# Some pretty nice connectors



## orvi (Sep 12, 2022)

I decided to share these photos of the best yielding material known personally to me in category: pins

снп34 USSR connectors - looking barely mid-grade, shooting more than 30g/kg Au 
Local old TESLA black WK stand back with "just" 10g/kg Au.

That said, one female connector yielding more than 0,4g Au  I am still wondering why they did this. This isn´t any special series of this connector, any MIL spec. nothing "unusual"... Regular connectors. Some types more than 40g/kg... But, I am happy


----------



## Ohiogoldfever (Sep 12, 2022)

Connectors have been my favorite material to date. Those look to be some damn fine pins.


----------



## orvi (Sep 13, 2022)

Ohiogoldfever said:


> Connectors have been my favorite material to date. Those look to be some damn fine pins.

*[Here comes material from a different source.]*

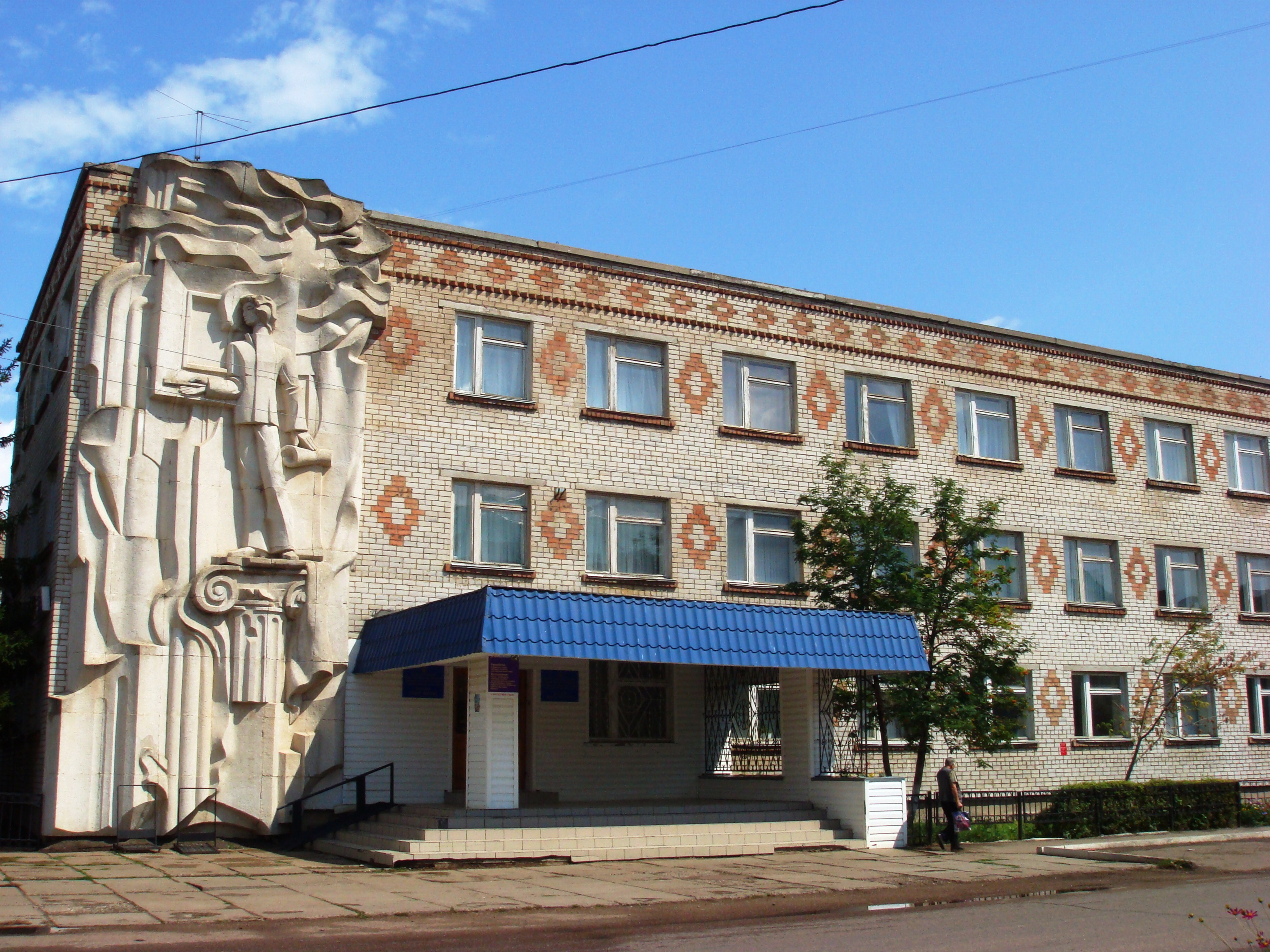 Детская школа искусств в городе Ишимбае. Вид с улицы Стахановской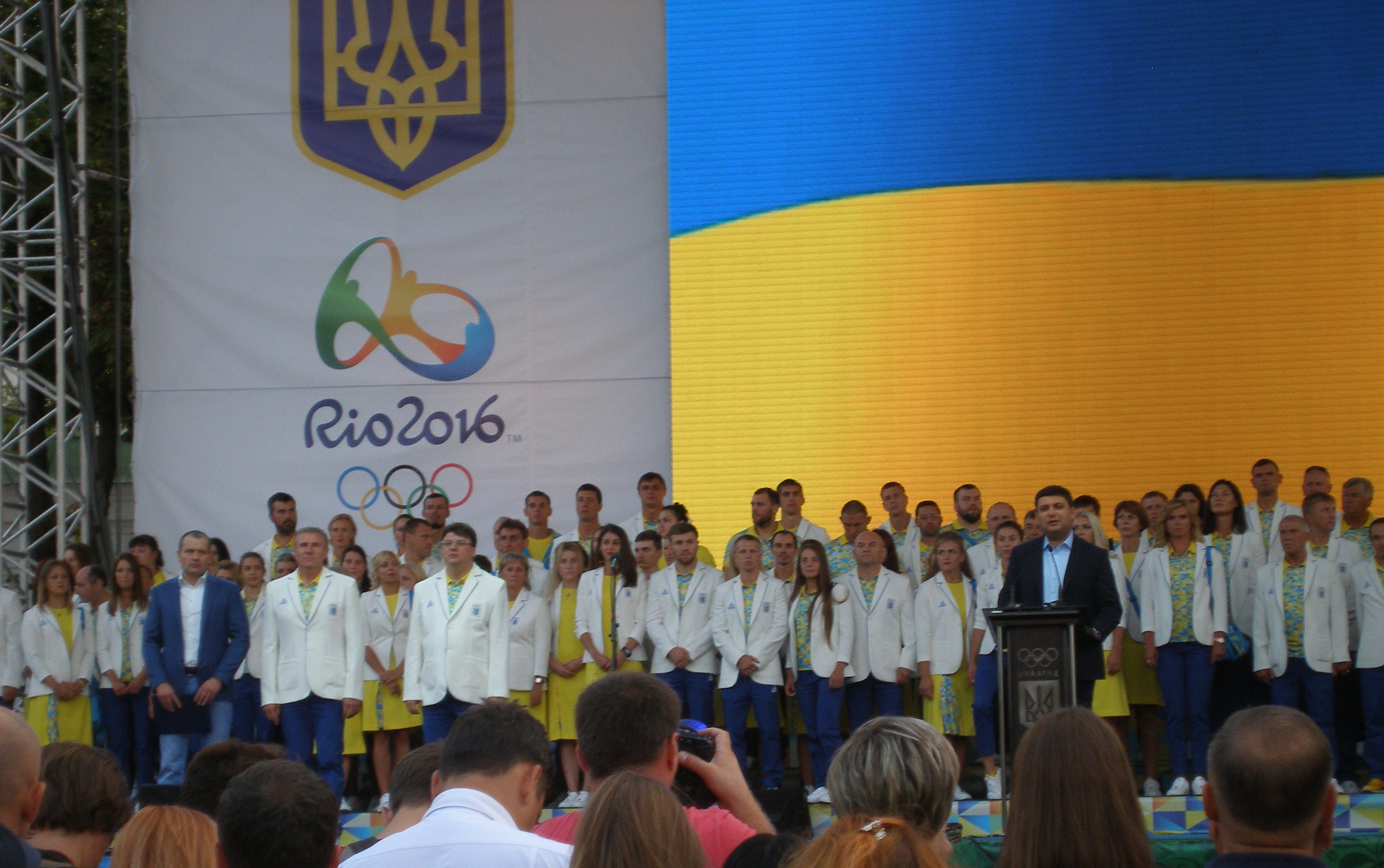 Олімпійська збірна України під час проводів збірної на Олімпіаду-2016 на Софійській площі в Києві.

You do not find this scrap very often, as old USSR appliances here weren´t that prevalent since we had a domestic factories here. Which produced also fine connectors (some aiming higher than 14g/kg, average around 8), but nowhere 30g/kg  

Personally, I much more like old ceramic ICs - very little metal and very good gold content. Effective, low acid consumption... Cleaner work  but with 3% gold pins, I can´t complaint


----------